I don't like the idea that when immigrants move to a new country, the host countries must change their age-old cultures to conform to the beliefs and prejudices of the new arrivals. I mean, if the freedom of expression that prevails in Western countries is going to drive you to commit murder, then don't move to a Western country. If you intend to kill your own daughter for having premarital sex, because conducting 'honor killings' is the tradition in whatever hell-hole you come from, then this probably isn't the right place for you.
Except that convention is not an age old culture. Unless going deliberately out of one's way to offend is part of American culture?
I don't disagree with you, Yazata, but what Geller did is not a part of American society. Sure, free speech laws allow her to incite hatred and she does that very well and she tends to pop back up when she loses attention or the stage which she likes to inhabit, since even Jewish groups no longer wish to have anything to do with her because she is such a vicious character.
It wasn't freedom of expression that she is fighting for. It is a form of bigotry that she is able to maintain because of the free speech laws that she enjoys.
No one can agree with the very notion of people shooting others because of a cartoon. That said, America does not have a history of satire, like the French do. In fact, the media in the US is vastly different to what it is like in France, or other European countries or even in my own country, where lambasting one and all is common. The impression I have when I look at the things Geller was saying and doing leading up to this 'draw Mohammed' convention, is that she was deliberately yelling fire in a crowded theater and watching people trample over each other. She feeds off this sort of thing and always has. And Geller is not so supportive of free speech or freedom of expression when such freedom goes against her religious beliefs. At all and she incites violence against others who disagree with her, which in and of itself is against what I would deem to be Western ideology.
Aside from revulsion at what those two men intended to do, I am also repulsed by the hypocrisy of Geller and the deliberate viciousness with which she conducted herself prior to and after this shooting. As
Brian Levin notes, the only thing separating Geller and the terrorists who intended to shoot up that convention is violence. Had they camped outside that hall with signs saying death to Christians and Jews as a form of freedom of expression, Geller would not have been so free or happy about their exercising their right to free speech. Hence the absolute hypocrisy of her hate filled bigotry.
No one deserves to be shot for their religious belief or ideology. Even someone as repulsive as Geller and her incitement for violence against others. They would have done more damage to her and her horrid ideology if they had just ignored her entirely and frankly,
not given her what she desperately wanted.
There are two parties that are assuredly satisfied after the attack at the "Draw Muhammad Contest" in Garland, Texas on Sunday.
One is probably Pamala Geller, the organizer of the event and president of the American Freedom Defense Initiative. Geller has dedicated her life to vilifying Muslims. Under the protection of free speech, her organization sponsors the "Draw Muhammad" contest and routinely demonizes Muslims with billboards across the country.
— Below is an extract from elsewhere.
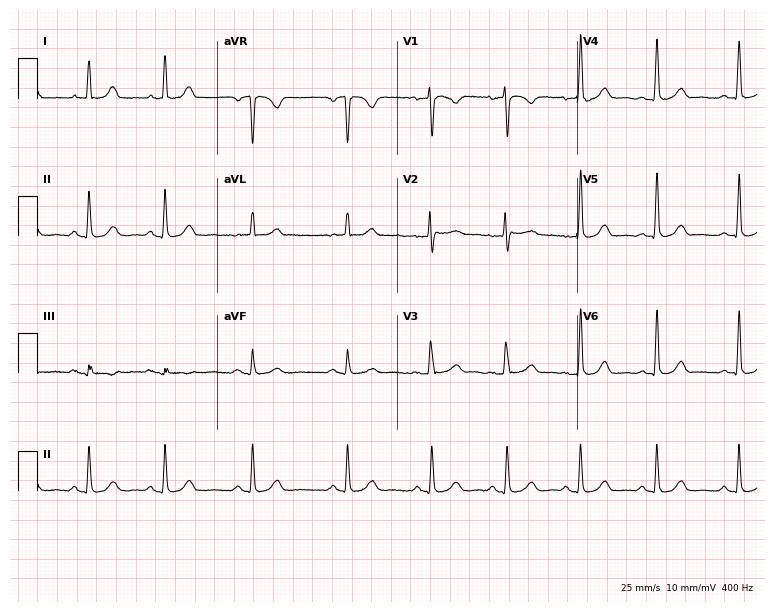
Standard 12-lead ECG recorded from a 44-year-old woman. None of these six findings is recorded: first-degree AV block, right bundle branch block, left bundle branch block, sinus bradycardia, atrial fibrillation, sinus tachycardia. Findings outside these six are not listed.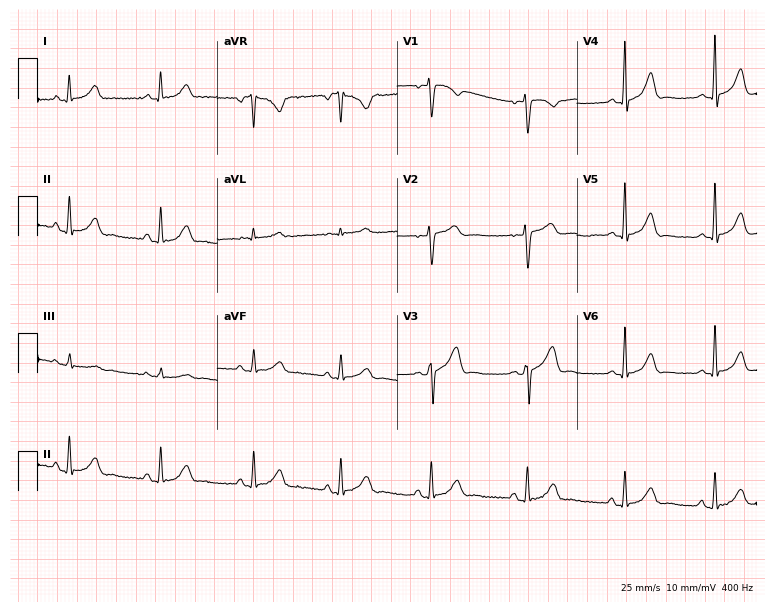
ECG — a female patient, 29 years old. Screened for six findings — first-degree AV block, right bundle branch block (RBBB), left bundle branch block (LBBB), sinus bradycardia, atrial fibrillation (AF), sinus tachycardia — none is recorded. Only these six findings were labelled.

The two gunmen/pawns played exactly into her divisive Islam vs. the West narrative and she responded the day after the shooting by saying: "This incident shows how much needed our event really was. The freedom of speech is under violent assault here in our nation. The question now before is -- will we stand and defend it, or bow to violence, thuggery, and savagery?"
The other group that must be pleased today is ISIS, whose followers, according toABC News, have been sending messages about the event in Texas, referencing Charlie Hebdo, and saying it was time for "brothers" in the US to do their part.
[...]
While they resort to different means, both the extreme anti-Islam movement and the violent Islamist movements self-servingly promote the belief that the future must involve a battle against one another to the death. Both claim to be victims of aggression by the other, and both are trying to convince the rest of us to join their war.
Was the shooting justified? Certainly not. It is repulsive. My biggest gripe with this is her hypocrisy and her feeding off this and calling for "war". It's obscene. What is going to happen if some hapless retard takes a gun and shoots up a Mosque because it is a "war"? She is deliberately adding fuel in the hope of a violent response and in doing so, deliberately endangered the lives of the police, and the people who went to that draw Mohammed convention (which frankly, is something I am still trying to wrap my head around).
No one is saying that free speech or freedom of expression is bad. But sometimes, when one goes out of one's way to offend and demean whole groups of people, some within that community will not respond with calm or ignore the offense and some will fight back with violence. This is exactly what has happened in Texas. The irony of the whole demand for freedom of speech is that Wilders, who was also at the event with Geller,
wants to ban the Quran - apparently it is only free speech for some, not all.
Freedom of speech needs to be protected. I just hate finding myself on the same side as someone like Geller in that regard. Makes me want to vomit.